Microsoft Fabric has OneLake Storage at the center of all services. Storage is based upon existing Azure Data Lake Storage and can be accessed with tools that you are familiar with. Many different file formats have been used over time. Understanding the pros and cons of each file type is important.
I will be exploring several different datasets during the talk: zip files, stock data, earthquake data, NASA website data, and Fisher Iris dataset.
Our exploration will start with the CSV format which is widely used. However, there are many other formats that you might encounter. Web services typically use a JSON document as the input and/or output to REST API calls. The Apache foundation projects came up with three different file formats: AVRO shines at data deserialization for RPC calls, ORC is suited for Hadoop processing, and PARQUET is optimized for Spark processing.
There are edge cases in which a file is in a special format. One can always use the TEXT format to parse out the data row by row. All of the above formats do not support the ACID properties of a database.

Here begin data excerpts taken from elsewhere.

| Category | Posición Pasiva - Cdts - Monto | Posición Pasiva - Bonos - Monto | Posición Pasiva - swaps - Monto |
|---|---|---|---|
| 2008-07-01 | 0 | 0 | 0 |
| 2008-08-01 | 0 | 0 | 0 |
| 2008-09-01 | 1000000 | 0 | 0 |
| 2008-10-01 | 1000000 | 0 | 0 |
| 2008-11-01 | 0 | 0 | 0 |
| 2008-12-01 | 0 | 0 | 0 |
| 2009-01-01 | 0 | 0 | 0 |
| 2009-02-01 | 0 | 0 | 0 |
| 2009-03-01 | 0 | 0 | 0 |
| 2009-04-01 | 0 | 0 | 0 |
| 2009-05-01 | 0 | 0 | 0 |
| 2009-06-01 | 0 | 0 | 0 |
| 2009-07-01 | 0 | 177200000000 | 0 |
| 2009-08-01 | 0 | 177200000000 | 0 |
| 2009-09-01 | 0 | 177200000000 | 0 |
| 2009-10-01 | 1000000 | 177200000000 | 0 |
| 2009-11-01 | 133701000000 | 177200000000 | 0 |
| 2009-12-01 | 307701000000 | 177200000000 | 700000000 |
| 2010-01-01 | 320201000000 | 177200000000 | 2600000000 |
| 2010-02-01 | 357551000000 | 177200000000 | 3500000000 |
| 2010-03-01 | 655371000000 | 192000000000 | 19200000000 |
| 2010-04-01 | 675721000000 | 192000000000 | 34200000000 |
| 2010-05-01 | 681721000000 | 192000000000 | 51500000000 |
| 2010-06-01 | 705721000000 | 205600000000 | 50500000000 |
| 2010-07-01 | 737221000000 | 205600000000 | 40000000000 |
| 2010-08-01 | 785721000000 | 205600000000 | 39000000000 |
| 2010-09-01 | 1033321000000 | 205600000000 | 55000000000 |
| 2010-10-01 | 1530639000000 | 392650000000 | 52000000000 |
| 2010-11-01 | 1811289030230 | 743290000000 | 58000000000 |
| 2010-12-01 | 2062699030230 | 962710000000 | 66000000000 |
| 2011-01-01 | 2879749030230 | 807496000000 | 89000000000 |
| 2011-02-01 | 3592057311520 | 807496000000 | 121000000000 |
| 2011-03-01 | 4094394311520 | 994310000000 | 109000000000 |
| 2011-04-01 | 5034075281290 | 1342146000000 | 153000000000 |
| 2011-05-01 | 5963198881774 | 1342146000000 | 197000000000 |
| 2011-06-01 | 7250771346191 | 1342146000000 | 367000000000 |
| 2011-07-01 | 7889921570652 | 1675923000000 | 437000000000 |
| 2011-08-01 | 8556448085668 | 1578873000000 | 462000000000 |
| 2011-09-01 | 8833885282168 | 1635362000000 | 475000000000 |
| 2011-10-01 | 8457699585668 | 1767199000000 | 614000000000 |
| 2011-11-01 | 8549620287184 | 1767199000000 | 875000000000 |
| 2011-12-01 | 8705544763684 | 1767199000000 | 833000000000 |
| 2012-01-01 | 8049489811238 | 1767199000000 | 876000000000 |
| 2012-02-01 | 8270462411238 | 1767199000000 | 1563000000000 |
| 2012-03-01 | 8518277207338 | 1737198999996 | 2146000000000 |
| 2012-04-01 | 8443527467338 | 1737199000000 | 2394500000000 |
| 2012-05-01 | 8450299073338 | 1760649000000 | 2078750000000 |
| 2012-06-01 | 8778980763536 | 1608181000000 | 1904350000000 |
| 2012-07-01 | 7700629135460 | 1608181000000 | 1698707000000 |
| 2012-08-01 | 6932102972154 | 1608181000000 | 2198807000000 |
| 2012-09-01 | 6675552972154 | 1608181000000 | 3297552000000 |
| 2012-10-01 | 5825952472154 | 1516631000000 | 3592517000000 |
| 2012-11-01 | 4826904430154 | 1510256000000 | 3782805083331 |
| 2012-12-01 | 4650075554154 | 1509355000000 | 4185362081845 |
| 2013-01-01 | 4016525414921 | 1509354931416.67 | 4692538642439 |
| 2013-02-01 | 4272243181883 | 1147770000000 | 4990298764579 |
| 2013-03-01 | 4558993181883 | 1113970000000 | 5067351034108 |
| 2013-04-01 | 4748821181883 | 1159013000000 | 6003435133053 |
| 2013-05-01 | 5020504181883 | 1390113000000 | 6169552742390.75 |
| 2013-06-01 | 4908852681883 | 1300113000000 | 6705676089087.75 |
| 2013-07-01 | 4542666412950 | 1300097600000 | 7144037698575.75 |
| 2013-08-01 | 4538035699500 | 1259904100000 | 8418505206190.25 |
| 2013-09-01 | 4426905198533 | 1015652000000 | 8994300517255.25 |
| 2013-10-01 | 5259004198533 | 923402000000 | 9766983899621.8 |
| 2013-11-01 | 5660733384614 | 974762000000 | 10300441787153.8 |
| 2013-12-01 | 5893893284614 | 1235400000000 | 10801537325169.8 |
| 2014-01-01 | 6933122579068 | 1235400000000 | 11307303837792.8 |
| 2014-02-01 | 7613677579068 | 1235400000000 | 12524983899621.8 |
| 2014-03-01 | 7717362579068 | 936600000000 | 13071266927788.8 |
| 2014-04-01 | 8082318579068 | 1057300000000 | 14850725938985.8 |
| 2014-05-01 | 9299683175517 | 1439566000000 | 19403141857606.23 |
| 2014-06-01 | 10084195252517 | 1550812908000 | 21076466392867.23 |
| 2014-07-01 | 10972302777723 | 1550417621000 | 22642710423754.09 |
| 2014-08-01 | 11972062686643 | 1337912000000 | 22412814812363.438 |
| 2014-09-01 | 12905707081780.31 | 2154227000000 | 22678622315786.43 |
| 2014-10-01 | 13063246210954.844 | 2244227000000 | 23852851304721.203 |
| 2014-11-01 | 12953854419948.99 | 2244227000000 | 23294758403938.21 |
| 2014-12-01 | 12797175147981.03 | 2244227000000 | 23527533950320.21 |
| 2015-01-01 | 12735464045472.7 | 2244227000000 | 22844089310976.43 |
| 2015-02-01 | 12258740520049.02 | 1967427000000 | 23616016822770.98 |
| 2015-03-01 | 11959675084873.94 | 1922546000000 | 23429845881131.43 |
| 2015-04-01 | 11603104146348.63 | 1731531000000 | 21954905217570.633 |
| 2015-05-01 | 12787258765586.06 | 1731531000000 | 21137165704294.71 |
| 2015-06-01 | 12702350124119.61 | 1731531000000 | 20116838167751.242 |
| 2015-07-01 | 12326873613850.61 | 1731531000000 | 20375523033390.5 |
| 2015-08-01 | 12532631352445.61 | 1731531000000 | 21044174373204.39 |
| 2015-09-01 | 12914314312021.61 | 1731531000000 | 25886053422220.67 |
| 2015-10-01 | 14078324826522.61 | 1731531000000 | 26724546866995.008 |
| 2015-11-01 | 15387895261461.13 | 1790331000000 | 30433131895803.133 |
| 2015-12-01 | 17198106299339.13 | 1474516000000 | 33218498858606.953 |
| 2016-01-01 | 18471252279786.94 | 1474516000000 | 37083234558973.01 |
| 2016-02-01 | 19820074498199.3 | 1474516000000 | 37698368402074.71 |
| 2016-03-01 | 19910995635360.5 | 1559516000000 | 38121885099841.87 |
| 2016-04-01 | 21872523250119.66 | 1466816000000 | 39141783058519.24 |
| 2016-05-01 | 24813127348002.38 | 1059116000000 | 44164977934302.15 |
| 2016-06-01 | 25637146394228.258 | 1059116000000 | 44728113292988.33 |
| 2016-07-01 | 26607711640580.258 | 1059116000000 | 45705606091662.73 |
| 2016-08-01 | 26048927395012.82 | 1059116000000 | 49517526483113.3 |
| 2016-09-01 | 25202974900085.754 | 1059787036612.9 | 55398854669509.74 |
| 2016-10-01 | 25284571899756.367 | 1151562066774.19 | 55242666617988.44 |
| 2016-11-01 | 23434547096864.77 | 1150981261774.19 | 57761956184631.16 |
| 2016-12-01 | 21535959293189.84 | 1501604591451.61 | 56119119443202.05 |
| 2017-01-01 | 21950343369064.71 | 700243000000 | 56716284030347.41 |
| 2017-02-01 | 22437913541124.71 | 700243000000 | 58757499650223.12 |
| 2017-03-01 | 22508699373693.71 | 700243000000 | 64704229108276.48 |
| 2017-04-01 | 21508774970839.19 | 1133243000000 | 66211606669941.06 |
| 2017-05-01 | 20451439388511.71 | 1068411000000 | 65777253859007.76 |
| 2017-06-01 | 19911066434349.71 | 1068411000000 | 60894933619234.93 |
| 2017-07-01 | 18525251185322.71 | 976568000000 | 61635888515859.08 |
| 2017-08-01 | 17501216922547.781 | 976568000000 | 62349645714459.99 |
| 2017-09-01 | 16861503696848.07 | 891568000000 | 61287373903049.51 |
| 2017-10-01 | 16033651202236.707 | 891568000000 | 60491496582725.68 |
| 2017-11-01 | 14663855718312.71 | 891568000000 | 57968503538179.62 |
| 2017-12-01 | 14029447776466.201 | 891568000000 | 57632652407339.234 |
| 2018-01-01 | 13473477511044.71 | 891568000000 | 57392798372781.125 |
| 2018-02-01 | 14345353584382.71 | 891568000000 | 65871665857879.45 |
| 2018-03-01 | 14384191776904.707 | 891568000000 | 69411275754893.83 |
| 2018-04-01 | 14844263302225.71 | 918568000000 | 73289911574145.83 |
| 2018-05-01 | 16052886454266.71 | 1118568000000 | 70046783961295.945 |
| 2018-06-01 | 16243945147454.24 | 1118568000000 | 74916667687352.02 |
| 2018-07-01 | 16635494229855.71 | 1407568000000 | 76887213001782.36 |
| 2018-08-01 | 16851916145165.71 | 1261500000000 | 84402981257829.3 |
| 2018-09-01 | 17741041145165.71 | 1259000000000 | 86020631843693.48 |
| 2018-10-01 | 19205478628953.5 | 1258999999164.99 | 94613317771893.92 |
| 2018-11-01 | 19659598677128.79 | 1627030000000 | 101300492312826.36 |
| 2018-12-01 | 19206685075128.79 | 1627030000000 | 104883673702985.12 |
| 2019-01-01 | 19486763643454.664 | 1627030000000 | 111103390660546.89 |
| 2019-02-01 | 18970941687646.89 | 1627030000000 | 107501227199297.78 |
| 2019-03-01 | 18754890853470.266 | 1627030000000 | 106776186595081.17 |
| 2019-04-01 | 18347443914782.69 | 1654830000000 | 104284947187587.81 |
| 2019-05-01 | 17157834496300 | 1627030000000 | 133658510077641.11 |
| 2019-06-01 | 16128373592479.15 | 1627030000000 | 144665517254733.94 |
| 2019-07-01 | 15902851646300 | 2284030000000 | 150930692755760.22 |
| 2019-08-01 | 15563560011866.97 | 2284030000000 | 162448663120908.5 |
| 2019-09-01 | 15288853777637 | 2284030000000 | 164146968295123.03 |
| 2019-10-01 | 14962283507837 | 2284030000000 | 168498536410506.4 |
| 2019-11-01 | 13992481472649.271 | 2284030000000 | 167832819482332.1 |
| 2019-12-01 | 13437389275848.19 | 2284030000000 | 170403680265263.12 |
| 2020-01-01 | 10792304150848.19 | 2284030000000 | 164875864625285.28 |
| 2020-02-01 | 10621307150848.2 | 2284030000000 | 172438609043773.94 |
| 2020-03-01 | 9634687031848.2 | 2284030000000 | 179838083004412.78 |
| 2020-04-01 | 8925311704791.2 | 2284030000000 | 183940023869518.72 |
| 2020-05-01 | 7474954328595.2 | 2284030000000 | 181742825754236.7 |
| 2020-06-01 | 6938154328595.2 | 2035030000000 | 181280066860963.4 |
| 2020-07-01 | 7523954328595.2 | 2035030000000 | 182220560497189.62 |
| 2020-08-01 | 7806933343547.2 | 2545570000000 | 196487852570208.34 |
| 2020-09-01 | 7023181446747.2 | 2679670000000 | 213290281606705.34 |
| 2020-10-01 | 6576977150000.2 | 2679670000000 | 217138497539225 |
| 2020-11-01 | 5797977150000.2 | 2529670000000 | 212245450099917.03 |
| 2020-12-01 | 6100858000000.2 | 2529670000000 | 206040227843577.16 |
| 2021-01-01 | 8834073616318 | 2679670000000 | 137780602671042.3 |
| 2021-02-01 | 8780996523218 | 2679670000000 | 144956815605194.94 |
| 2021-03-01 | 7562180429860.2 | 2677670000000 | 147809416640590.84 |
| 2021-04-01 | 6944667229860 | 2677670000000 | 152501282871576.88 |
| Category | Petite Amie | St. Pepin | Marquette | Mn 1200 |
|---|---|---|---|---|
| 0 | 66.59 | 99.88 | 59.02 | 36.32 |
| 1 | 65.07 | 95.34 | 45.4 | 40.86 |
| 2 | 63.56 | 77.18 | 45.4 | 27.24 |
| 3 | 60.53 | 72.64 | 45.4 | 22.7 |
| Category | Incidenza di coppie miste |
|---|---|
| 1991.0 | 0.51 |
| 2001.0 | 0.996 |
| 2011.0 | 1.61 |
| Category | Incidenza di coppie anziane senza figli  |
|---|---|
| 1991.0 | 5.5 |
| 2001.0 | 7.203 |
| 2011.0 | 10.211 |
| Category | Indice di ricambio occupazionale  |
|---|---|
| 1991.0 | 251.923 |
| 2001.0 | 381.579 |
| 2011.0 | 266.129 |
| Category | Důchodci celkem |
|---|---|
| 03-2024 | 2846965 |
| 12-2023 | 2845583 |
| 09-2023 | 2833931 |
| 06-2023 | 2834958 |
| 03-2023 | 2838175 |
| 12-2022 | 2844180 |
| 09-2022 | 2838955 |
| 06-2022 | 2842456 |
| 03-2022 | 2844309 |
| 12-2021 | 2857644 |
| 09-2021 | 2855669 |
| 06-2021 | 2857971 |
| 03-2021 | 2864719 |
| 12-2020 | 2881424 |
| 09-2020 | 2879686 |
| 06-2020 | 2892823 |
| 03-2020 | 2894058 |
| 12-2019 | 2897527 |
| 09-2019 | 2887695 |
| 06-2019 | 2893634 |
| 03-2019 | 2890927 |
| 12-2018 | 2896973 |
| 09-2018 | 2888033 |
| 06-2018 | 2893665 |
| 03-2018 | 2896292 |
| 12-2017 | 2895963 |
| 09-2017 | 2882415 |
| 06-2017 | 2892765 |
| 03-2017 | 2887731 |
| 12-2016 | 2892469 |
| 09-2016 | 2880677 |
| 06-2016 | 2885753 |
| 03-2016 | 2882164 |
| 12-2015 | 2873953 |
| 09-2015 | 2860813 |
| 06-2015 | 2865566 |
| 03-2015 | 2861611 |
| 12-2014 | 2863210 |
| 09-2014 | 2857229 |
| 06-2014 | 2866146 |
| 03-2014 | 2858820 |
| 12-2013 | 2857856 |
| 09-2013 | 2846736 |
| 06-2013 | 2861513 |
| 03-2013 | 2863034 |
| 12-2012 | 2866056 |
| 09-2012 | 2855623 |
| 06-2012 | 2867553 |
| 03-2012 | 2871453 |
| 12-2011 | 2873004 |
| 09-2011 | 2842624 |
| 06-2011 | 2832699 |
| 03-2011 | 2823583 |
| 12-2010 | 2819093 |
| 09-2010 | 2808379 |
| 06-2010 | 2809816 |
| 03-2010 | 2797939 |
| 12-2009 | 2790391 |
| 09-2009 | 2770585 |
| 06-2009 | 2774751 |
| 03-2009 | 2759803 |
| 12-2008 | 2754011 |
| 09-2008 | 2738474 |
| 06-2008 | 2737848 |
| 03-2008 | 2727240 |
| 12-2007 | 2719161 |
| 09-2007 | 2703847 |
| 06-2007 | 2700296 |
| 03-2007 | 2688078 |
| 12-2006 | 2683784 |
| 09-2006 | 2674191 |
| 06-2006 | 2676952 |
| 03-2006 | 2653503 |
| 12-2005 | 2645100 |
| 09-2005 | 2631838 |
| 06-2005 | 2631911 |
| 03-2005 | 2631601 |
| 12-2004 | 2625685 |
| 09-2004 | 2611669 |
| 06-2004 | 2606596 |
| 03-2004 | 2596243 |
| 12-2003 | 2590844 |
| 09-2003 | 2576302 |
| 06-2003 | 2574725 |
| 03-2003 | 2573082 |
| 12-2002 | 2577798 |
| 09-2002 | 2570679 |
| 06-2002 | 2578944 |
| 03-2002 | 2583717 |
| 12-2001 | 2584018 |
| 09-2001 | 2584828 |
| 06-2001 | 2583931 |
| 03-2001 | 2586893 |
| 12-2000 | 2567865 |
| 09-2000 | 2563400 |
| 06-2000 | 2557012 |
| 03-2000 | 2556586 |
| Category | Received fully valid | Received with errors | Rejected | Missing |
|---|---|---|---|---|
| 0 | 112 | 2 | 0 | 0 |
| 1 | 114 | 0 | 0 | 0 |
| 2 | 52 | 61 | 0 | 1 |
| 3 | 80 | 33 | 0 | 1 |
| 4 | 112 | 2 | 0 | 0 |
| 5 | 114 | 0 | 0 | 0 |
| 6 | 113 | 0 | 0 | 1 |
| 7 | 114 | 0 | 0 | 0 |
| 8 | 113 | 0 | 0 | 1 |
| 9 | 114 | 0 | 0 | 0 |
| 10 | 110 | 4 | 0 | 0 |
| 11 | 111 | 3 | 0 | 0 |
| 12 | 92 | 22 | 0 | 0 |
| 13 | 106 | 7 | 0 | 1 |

That is why Databricks developed the DELTA file format which was opened source in 2019. This format is the foundation of most files in OneLake.
The Fabric Lakehouse is an implementation of Apache Spark which can have both managed and unmanaged Tables. I suggest using managed tables since they are support by both the SQL Analytics endpoint and the semantic model.
At the end of this talk, the developer will have a full understanding of all the file formats than can be managed by Fabric.